[YOUR ASSIGNMENT] From the listing below, copy only the lines from the line that contains "ADN-ZB-Kluge -11.4.87-mb-Leipzig: Fußball-Oberliga" to the line that contains "Perkele, propria, Campanile", counting those two lines as part of the copy.

[GIVEN RECORDS]
--- START ---
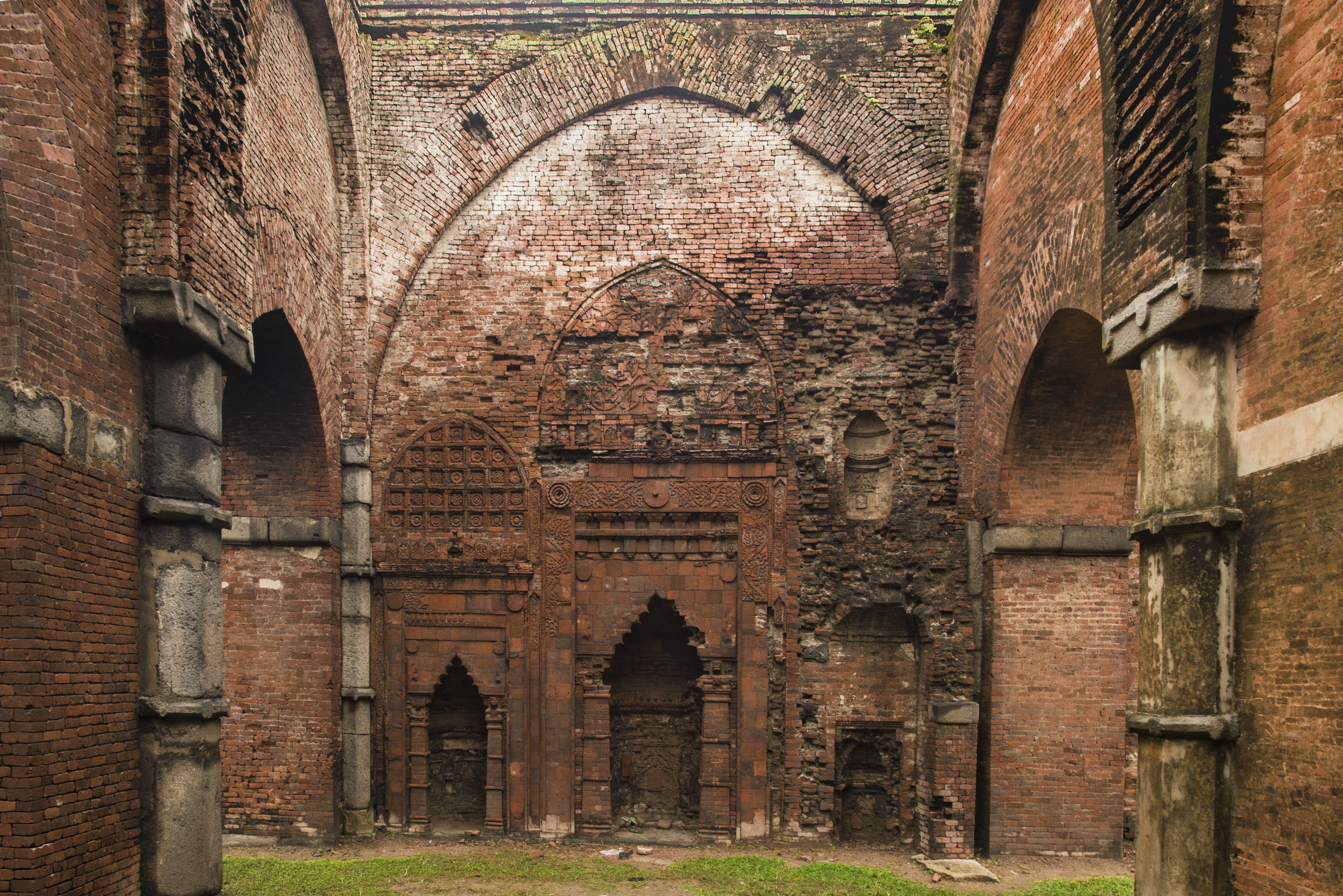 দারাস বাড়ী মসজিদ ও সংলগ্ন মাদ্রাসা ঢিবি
--- END ---
--- START ---
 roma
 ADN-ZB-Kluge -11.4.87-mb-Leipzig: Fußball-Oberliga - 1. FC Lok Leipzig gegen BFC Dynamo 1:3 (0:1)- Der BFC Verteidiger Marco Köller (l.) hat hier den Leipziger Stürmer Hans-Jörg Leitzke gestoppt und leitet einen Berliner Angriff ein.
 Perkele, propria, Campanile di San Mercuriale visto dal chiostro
--- END ---
[EXPECTED ANSWER]
 ADN-ZB-Kluge -11.4.87-mb-Leipzig: Fußball-Oberliga - 1. FC Lok Leipzig gegen BFC Dynamo 1:3 (0:1)- Der BFC Verteidiger Marco Köller (l.) hat hier den Leipziger Stürmer Hans-Jörg Leitzke gestoppt und leitet einen Berliner Angriff ein.
 Perkele, propria, Campanile di San Mercuriale visto dal chiostro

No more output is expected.